» ACTIVITY: The expected output is every line of the data exactly as shown, minus the images.

» GIVEN ENTRIES:
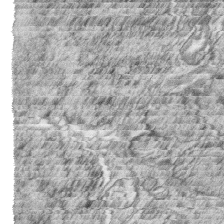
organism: Zebrafish
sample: synaptic ribbons in rod cells and cone cells
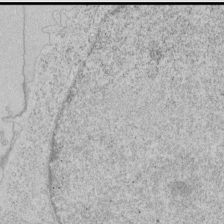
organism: Human
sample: Mitochondria in HCT116 cells
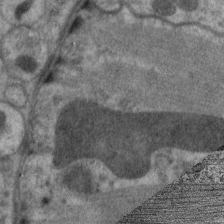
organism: C. elegans
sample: Pharynx
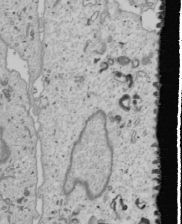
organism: Human
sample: Mitochondria in U2OS cells
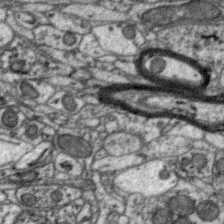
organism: Zebra finch
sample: Brain
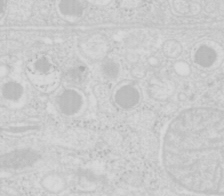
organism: Mouse
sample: Pancreas
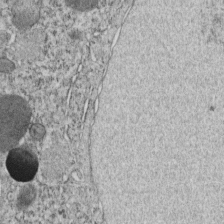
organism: C. elegans
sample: C. elegans embryo early stage
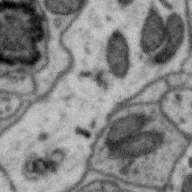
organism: Zebra finch
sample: Brain
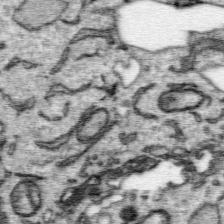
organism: Human
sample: HeLa cells
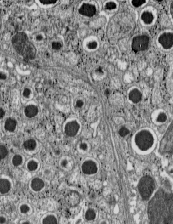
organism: C57BL Mouse
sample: Pancreatic islet
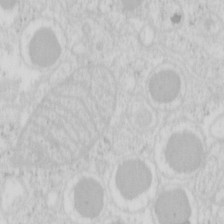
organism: Mouse
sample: Pancreas
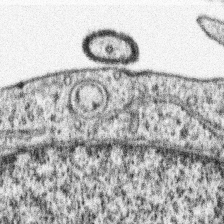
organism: Human
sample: HeLa cells
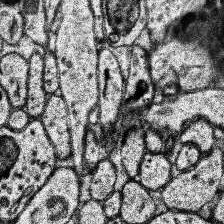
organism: Human
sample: Temporal Lobe
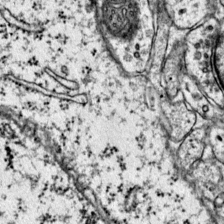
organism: Mouse
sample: Primary visual cortex
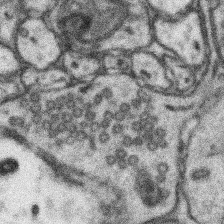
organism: Mouse
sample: Somatosensory cortex neuropil
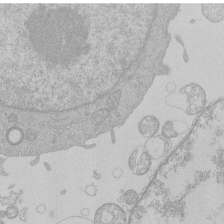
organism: Human
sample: Macrophage cells
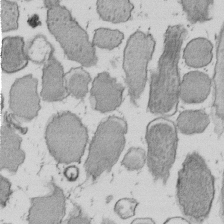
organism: E. coli
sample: Bacterial nucleoid
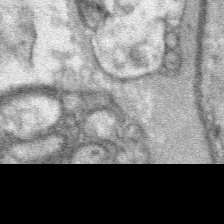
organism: Mouse
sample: Mouse Salivary gland
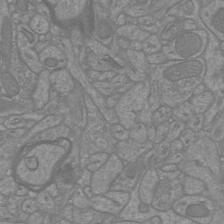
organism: Mouse
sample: Cortical neurons
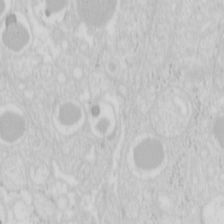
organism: Mouse
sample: Pancreas
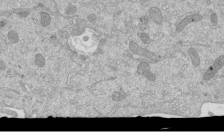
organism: Mouse
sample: ED-1 cell nuclei; centrioles
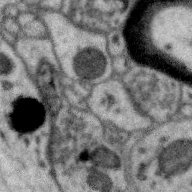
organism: Zebra finch
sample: Brain
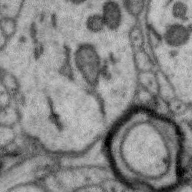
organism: Zebra finch
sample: Brain
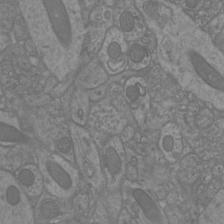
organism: Mouse
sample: Cortical neurons
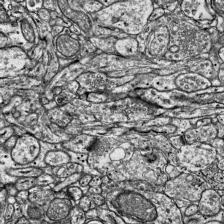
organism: Mouse
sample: Visual Cortex
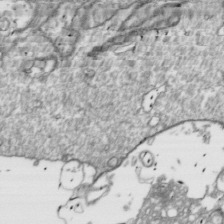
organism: Drosophila
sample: Cell division; meiosis; drosophila spermatocytes
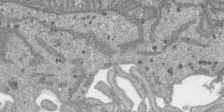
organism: Human
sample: Lung epithelial cells infected with SARS-CoV-2
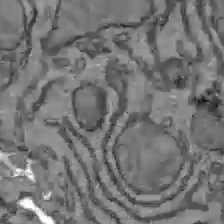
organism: C57BL Mouse
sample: Liver
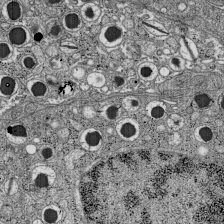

» TASK RESPONSE:
organism: Zebrafish
sample: synaptic ribbons in rod cells and cone cells
organism: Human
sample: Mitochondria in HCT116 cells
organism: C. elegans
sample: Pharynx
organism: Human
sample: Mitochondria in U2OS cells
organism: Zebra finch
sample: Brain
organism: Mouse
sample: Pancreas
organism: C. elegans
sample: C. elegans embryo early stage
organism: Zebra finch
sample: Brain
organism: Human
sample: HeLa cells
organism: C57BL Mouse
sample: Pancreatic islet
organism: Mouse
sample: Pancreas
organism: Human
sample: HeLa cells
organism: Human
sample: Temporal Lobe
organism: Mouse
sample: Primary visual cortex
organism: Mouse
sample: Somatosensory cortex neuropil
organism: Human
sample: Macrophage cells
organism: E. coli
sample: Bacterial nucleoid
organism: Mouse
sample: Mouse Salivary gland
organism: Mouse
sample: Cortical neurons
organism: Mouse
sample: Pancreas
organism: Mouse
sample: ED-1 cell nuclei; centrioles
organism: Zebra finch
sample: Brain
organism: Zebra finch
sample: Brain
organism: Mouse
sample: Cortical neurons
organism: Mouse
sample: Visual Cortex
organism: Drosophila
sample: Cell division; meiosis; drosophila spermatocytes
organism: Human
sample: Lung epithelial cells infected with SARS-CoV-2
organism: C57BL Mouse
sample: Liver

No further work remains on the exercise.